## [DIRECTIONS]
From the material below, please set down exactly the lines starting with the one with "Dominic Ortelt fotografiert" and going on through the one with "Source de la", without a single picture.

START MATERIAL SUPPLIED

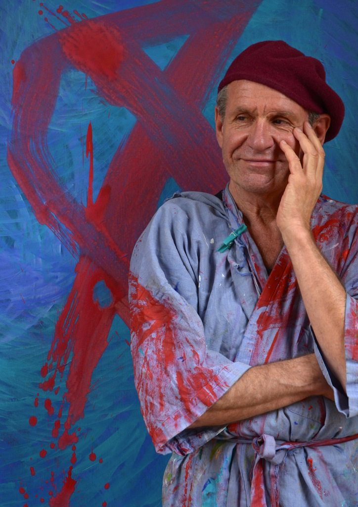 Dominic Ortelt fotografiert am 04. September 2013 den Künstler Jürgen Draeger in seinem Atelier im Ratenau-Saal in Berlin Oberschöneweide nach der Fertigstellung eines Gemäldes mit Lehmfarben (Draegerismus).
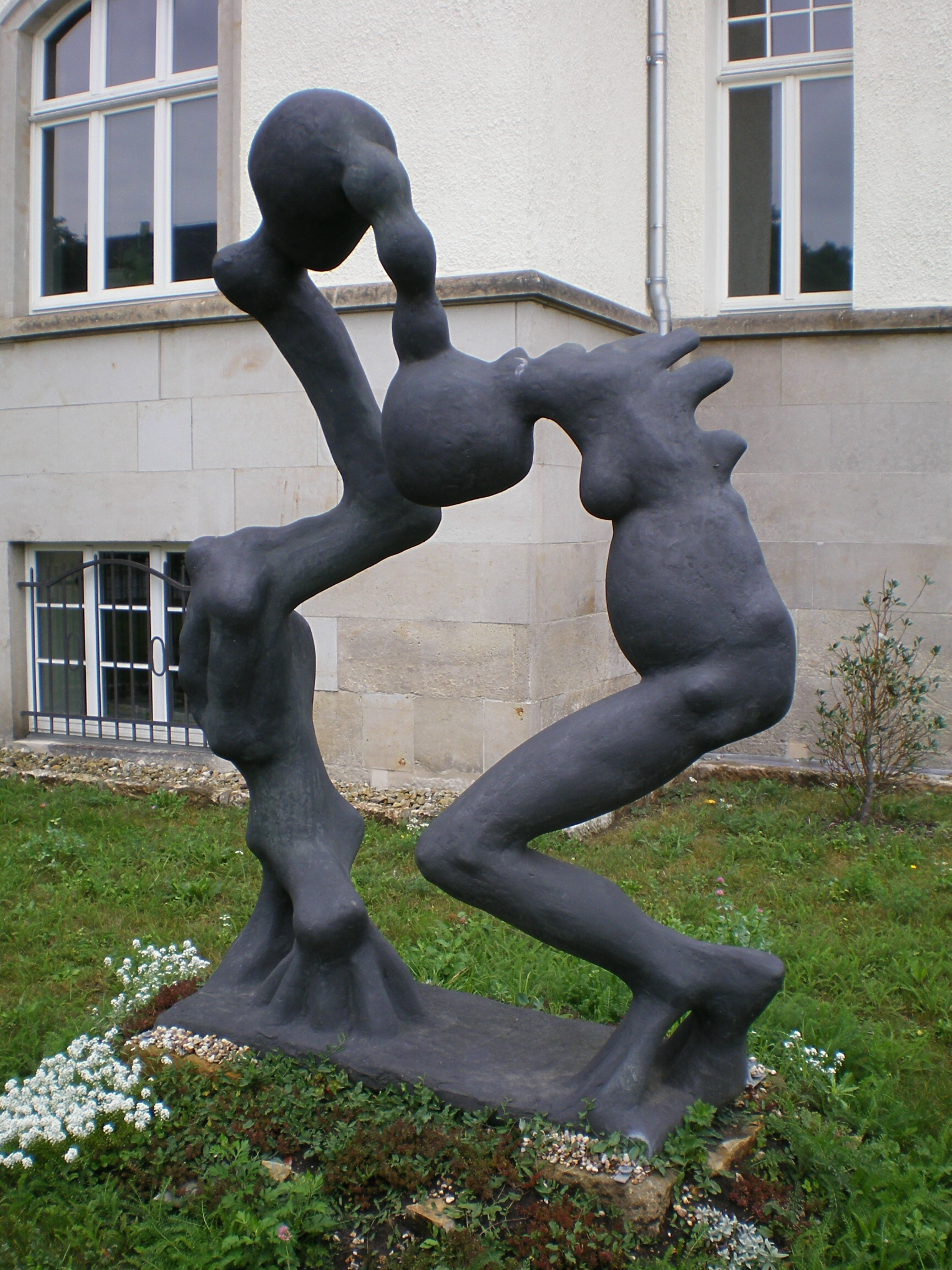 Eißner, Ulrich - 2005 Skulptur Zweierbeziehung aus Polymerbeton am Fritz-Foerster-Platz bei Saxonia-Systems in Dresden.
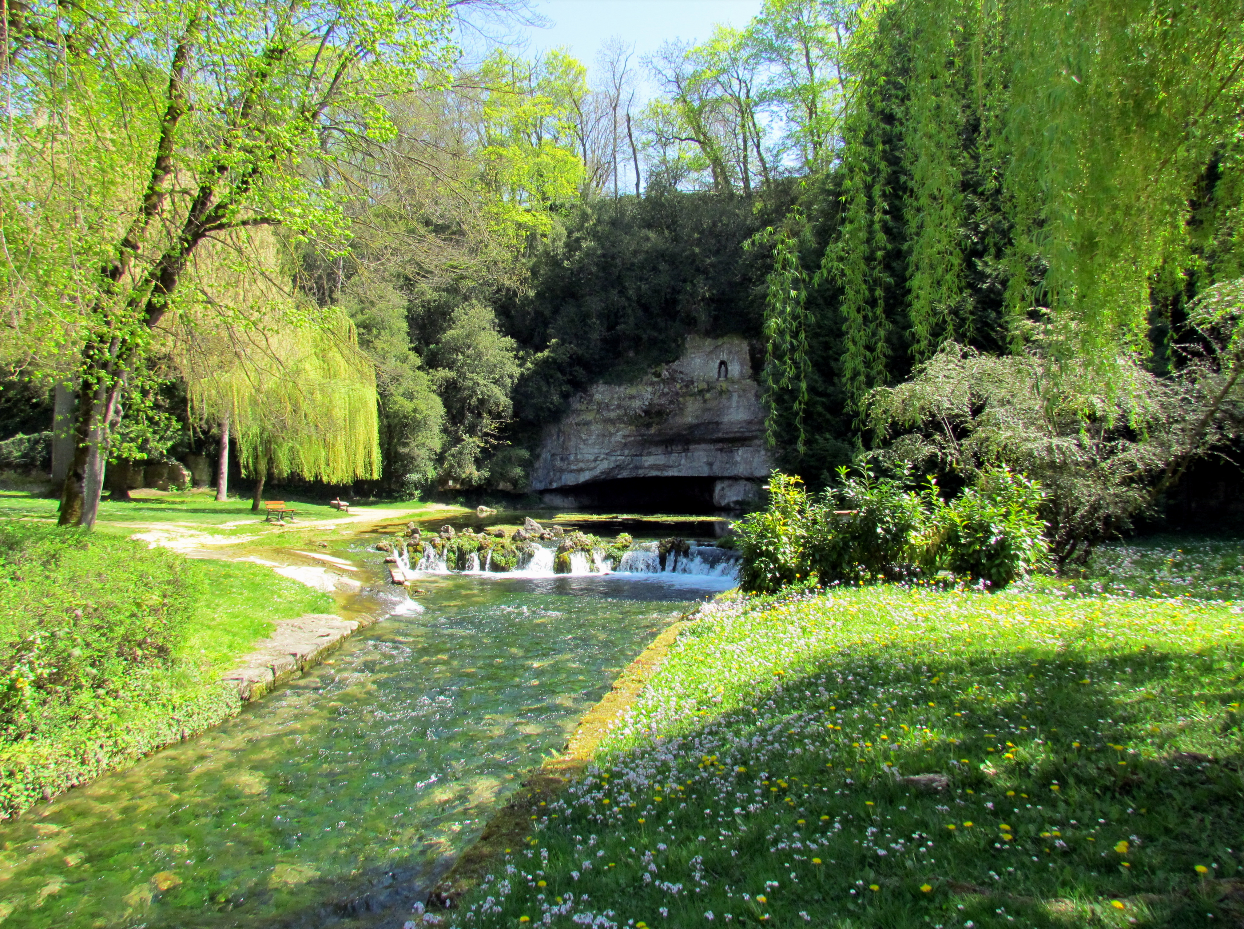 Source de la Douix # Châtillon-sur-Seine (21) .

END MATERIAL SUPPLIED
START MATERIAL SUPPLIED

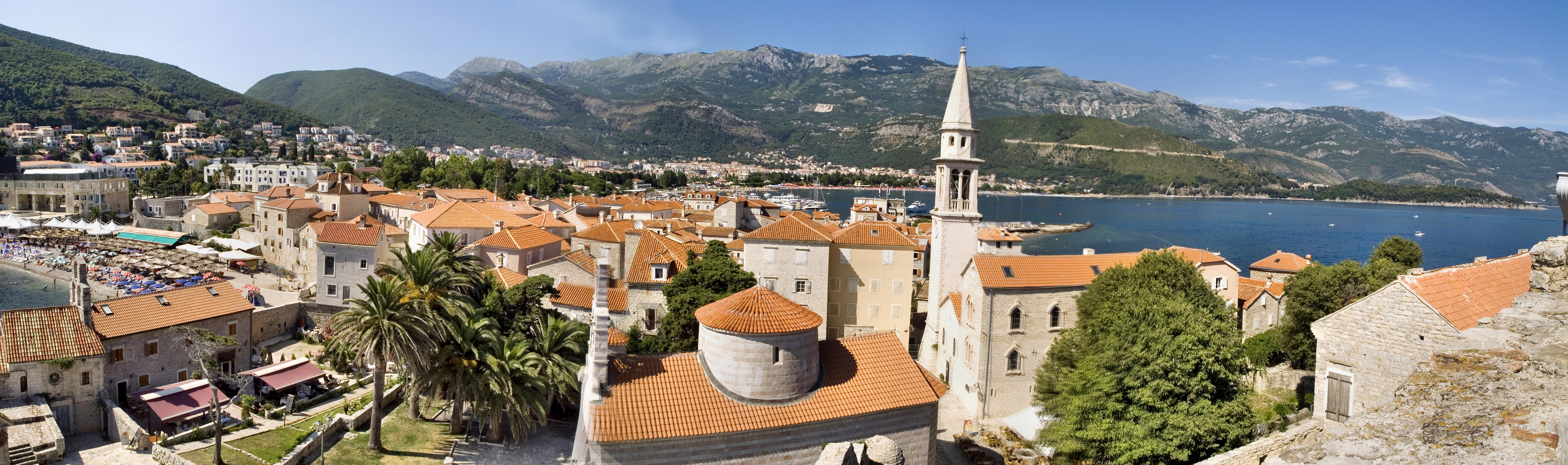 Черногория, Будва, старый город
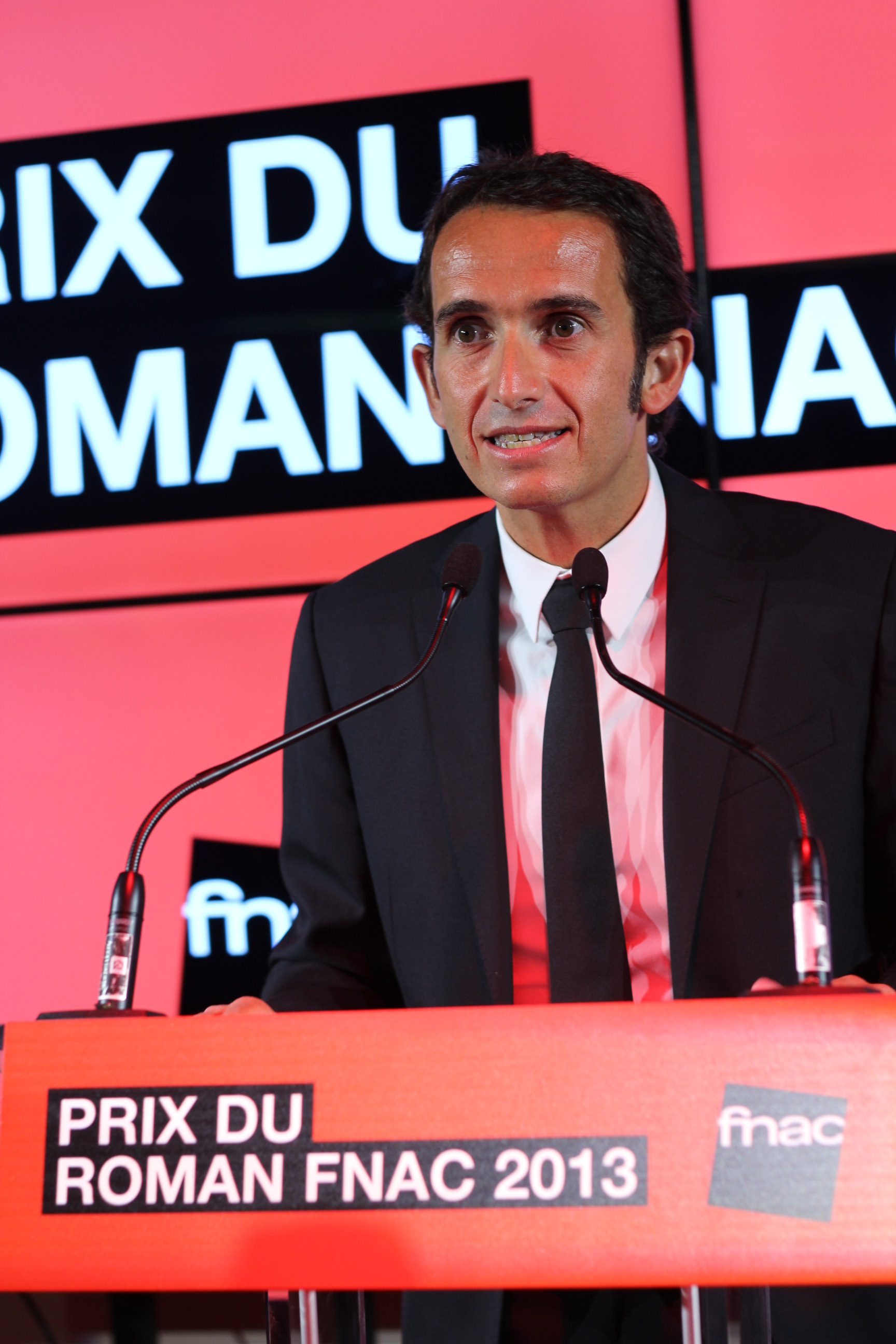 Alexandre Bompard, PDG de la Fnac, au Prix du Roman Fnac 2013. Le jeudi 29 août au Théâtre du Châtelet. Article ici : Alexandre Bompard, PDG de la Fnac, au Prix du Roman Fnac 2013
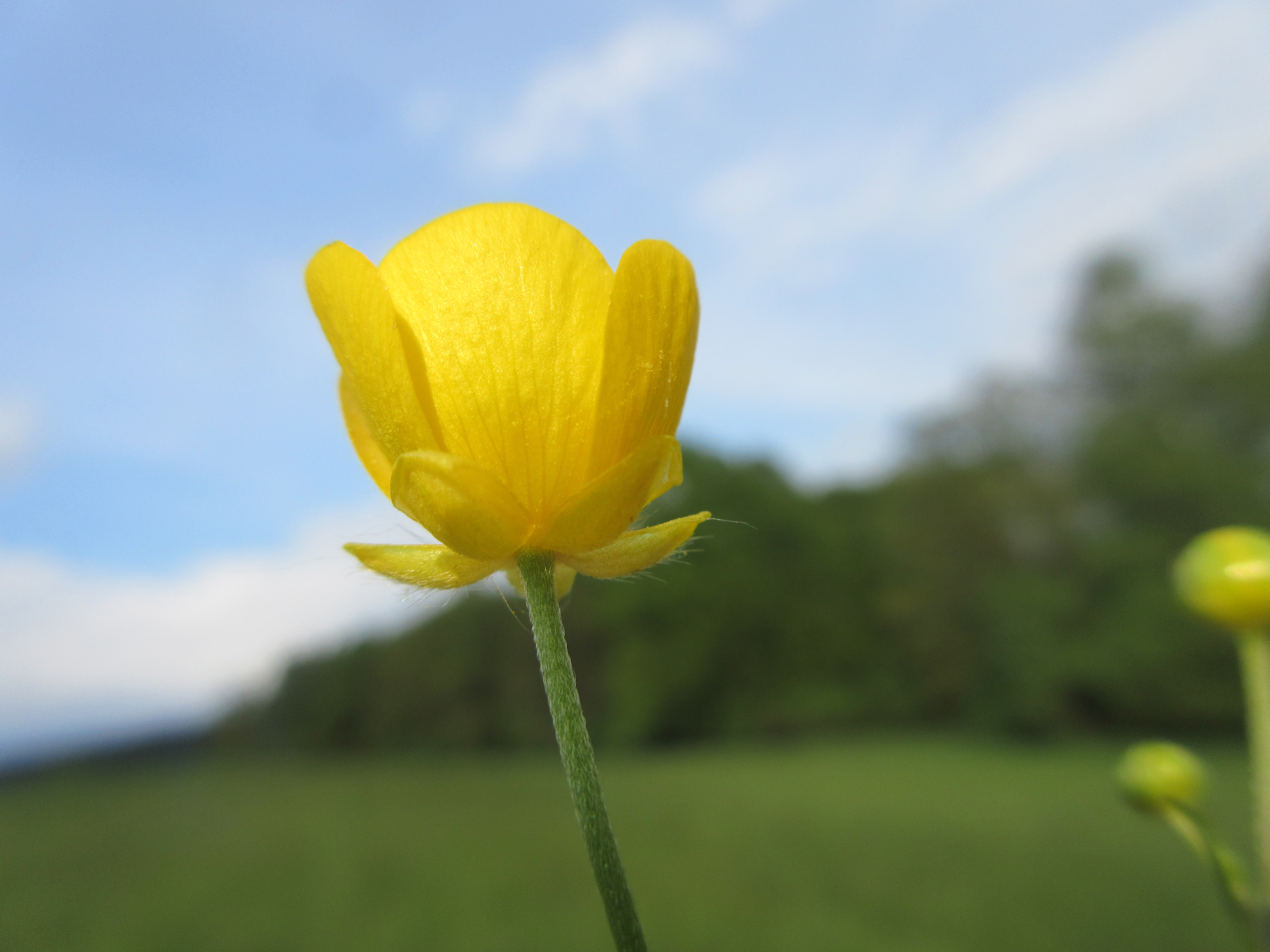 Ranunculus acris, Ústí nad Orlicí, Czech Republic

END MATERIAL SUPPLIED

## [RESPONSE TO THE EXERCISE]
 Dominic Ortelt fotografiert am 04. September 2013 den Künstler Jürgen Draeger in seinem Atelier im Ratenau-Saal in Berlin Oberschöneweide nach der Fertigstellung eines Gemäldes mit Lehmfarben (Draegerismus).
 Eißner, Ulrich - 2005 Skulptur Zweierbeziehung aus Polymerbeton am Fritz-Foerster-Platz bei Saxonia-Systems in Dresden.
 Source de la Douix # Châtillon-sur-Seine (21) .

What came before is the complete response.